23:12I've definitely taken a risk today with this dish.
23:14Mm-mm.
23:15The octopus is not easy to cook.
23:17I don't have time to do anything else if it hasn't worked.
23:20Everything is riding on this.
23:23Push your fingers.
23:2512 minutes to go in this degustation challenge.
23:44The cook on the octopus has to be perfect in order to have a chance at immunity today.
23:49I can feel with my fingers that it's feeling pretty good, pretty well cooked.
23:54I slice it.
24:01Taste it.
24:03So happy.
24:04I think it's going to be a winner here.
24:07I'm just going to let it rest in the juices a bit so it doesn't dry out,
24:09and then let it cool down a bit before I finish it on the hivachi.
24:12Time is running out fast, so I need to get everything unsorted or it's not going to be on the plate.
24:16Simple as that.
24:20Sarah, welcome.
24:21You are course five, our first sweet course.
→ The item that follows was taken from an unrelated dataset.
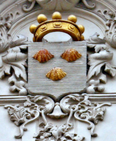 Palác Riesů ze Stallburgu erb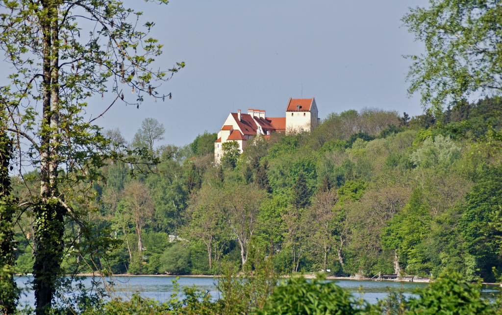 Schloss Seefeld liegt in der Gemeinde Seefeld am Pilsensee im Starnberger Fünf-Seen-Land und befindet sich in Privatbesitz von Hans Caspar Graf zu Törring-Jettenbach. Im Schloss befindet sich ein Kino, die Schlossgaststätte mit Bräustüberl sowie verschiedene kleine Läden und Ateliers. Im Schloss finden regelmäßig kulturelle Veranstaltungen statt (Kabaret, Literatur, Musik, Lesungen).

24:24Your 90 minutes starts now.
24:26Okay.
24:27Come on, let's go.
24:29Honestly, this is the most incredible feeling to be cooking in a darn kitchen, but I have to say it's making me very nervous because I definitely want to do a really good job today.
24:48I fell in love with the National Museum, the Desert Rose.
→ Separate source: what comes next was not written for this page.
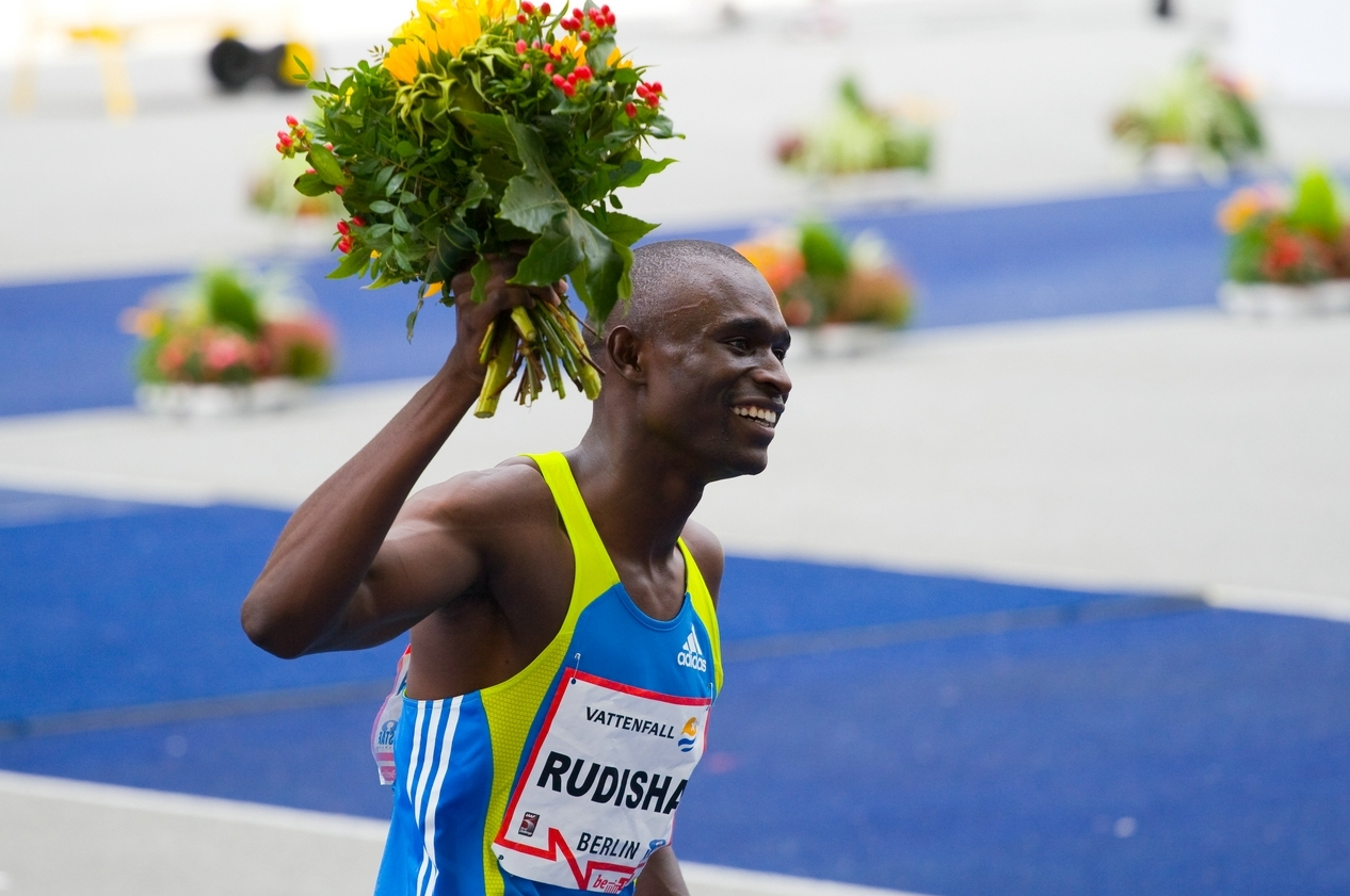 Weltrekord David Lekuta Rudisha 800m

24:53So the shape of the Desert Rose is absolutely gorgeous.
24:57It's very grand and has this beautiful disc that really showcased the architecture of the place.
25:03It feels kind of powerful, but very, very feminine at the same time.
25:07Oh, that is super hot.
25:09My idea is to replicate the essence of the Desert Rose.
25:14Not only the structure, but also from things that you would get in a cheese platter, but turned into sort of a salty sweet version of that.
25:22That'll bridge from savoury to dessert.
25:24So basically the base of my dish is going to be the akubakura compote, the little apricot things.
25:31Okay.
25:32Then I'm going to layer on a namlaka, so like a chocolate layer over top.
25:37And then I'm going to add on top my camel milk mousse.
25:41Just everything you would find in the desert.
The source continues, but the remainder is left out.